When the season began, Hamlin got off to a deathly slow start. He was winless through the first five races, didn't have a single top-10 finish, led only 39 laps and was 19th in the points. The saving grace was the upcoming trip to Martinsville, where he's surpassed Johnson as the driver to beat.

But in the middle of the race weekend, as his team prepared for what it hoped would be the win that would turn their season around, Hamlin announced he was going to have surgery to repair his knee the day after the race.

The season was for sure over now, said the skeptics, and even after Hamlin indeed won at Martinsville, the number of people who believed he still had a championship in him were dwindling.

When he arrived at Phoenix International Raceway, a mere 10 days after surgery, he could barely walk. Hope of him challenging Johnson for the title was all but gone. That is why staying in the car seemed like such a monumental, morale-building gesture for his beleaguered team.

Hamlin could have gotten out of the car when his alternator began to fail. The fix required a lengthy stay on pit road, and in Ford's haste to keep Hamlin from falling a lap down, he sent the car back out before the new batteries had been properly installed.

Now down two laps, there was little point in Hamlin staying in the car. Everyone watched and waited for the driver change.
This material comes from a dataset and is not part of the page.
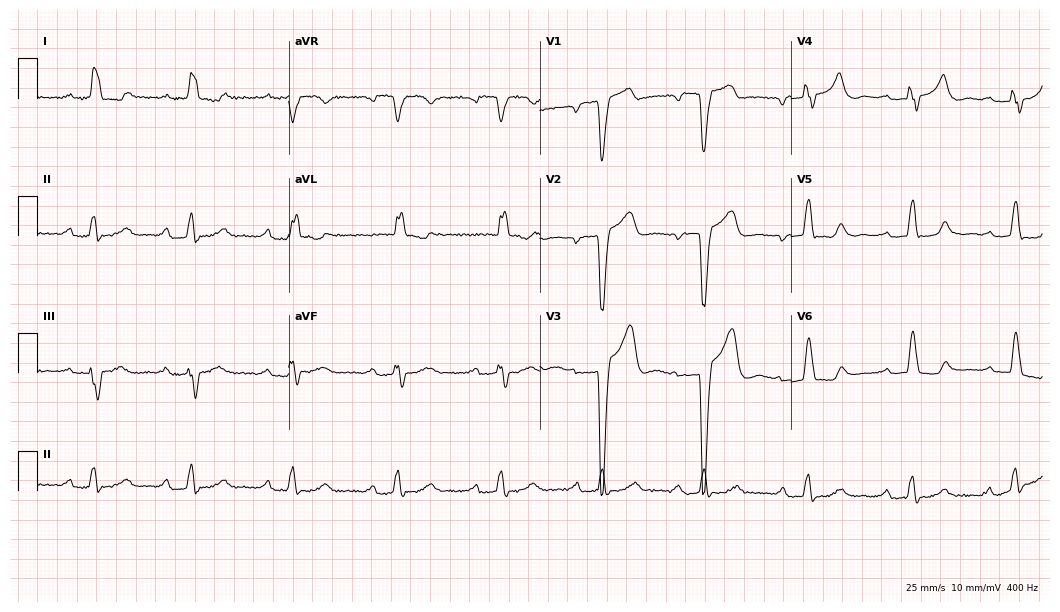
ECG (10.2-second recording at 400 Hz) — a 78-year-old female patient. Findings include first-degree AV block, left bundle branch block.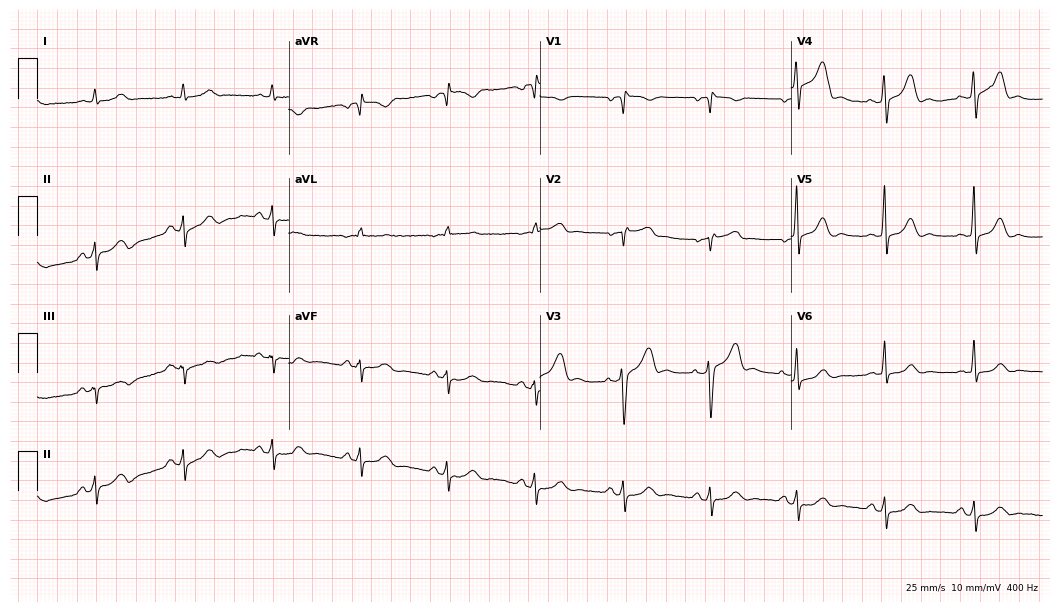
Resting 12-lead electrocardiogram. Patient: a man, 72 years old. None of these six findings is recorded: first-degree AV block, right bundle branch block, left bundle branch block, sinus bradycardia, atrial fibrillation, sinus tachycardia. Other findings, if any, are not listed.

Everyone except the No. 11 crew.

"In the history of race car drivers, until they pass out, they aren't getting out of the car," Ford said. "He definitely had to suck it up, though, and to do it, it showed some toughness, and some mental toughness on his side.

"Maybe if it was a racing injury, we'd have viewed it differently. But that's what he had to do that day."

Seven months later, the circumstances are far different as the Sprint Cup Series returns to PIR. Hamlin comes in with a 33-point lead over Johnson in the Chase for the Sprint Cup championship. He's healthy and in the driver's seat for his first career NASCAR championship.

Hamlin's confidence is soaring following last weekend's win at Texas, and his race team isn't backing down from the four-time defending champion or third-place driver Kevin Harvick.

That doesn't mean, though, that anyone thinks they've got the title in the bag.

Ford says both Johnson and Harvick are better at Phoenix than they are, and the statistics back it up. Johnson has four wins at Phoenix, including the last three Chase races when he essentially wrapped up his titles. Harvick has two wins and six top-10s in 15 starts, but only one top-10 in the last five races there.

Hamlin's numbers aren't exactly shabby – he is winless in 10 career starts, but he's got six top-10s and four third-place finishes. But they weren't easy.

"We have to work our guts out to get that. It doesn't come natural," said Ford, who expects to lose ground to Johnson and Harvick this weekend. "That's why to take the points lead last week was important. This week there is potential to give up a little bit. The natural hope is that the three of us are running together all day and at least finishing together.

"If we can do that, then we feel a lot better going to Homestead, and that's a race Jimmie hasn't had to run in quite a while."

Johnson has essentially had the championship locked up by the time he's gotten to the season finale the last four years, and he's needed only a safe run to seal the deal. That likely won't be the case this year. Adding to the intrigue is the fact that both Hamlin and Harvick are very good there. Hamlin is the the defending race winner, while Harvick has finished second and third there the last two races.

This has given an added layer of confidence to the No. 11 team that, should they need to race for the title next weekend, they know they will come out swinging.

That's the way they want to win this championship. It's not about that long day at Phoenix in April, or even the win the following week at Texas, a race that the team took much more from than they did watching Hamlin limp around Arizona.

Instead, this is about going door-to-door with two other drivers and proving they are the best team in the NASCAR.

"It's fallen into place perfectly," Ford said. "We're loose, we're confident, we're performing at a high level and we're ready to be the upsetter at the end of the race in Homestead."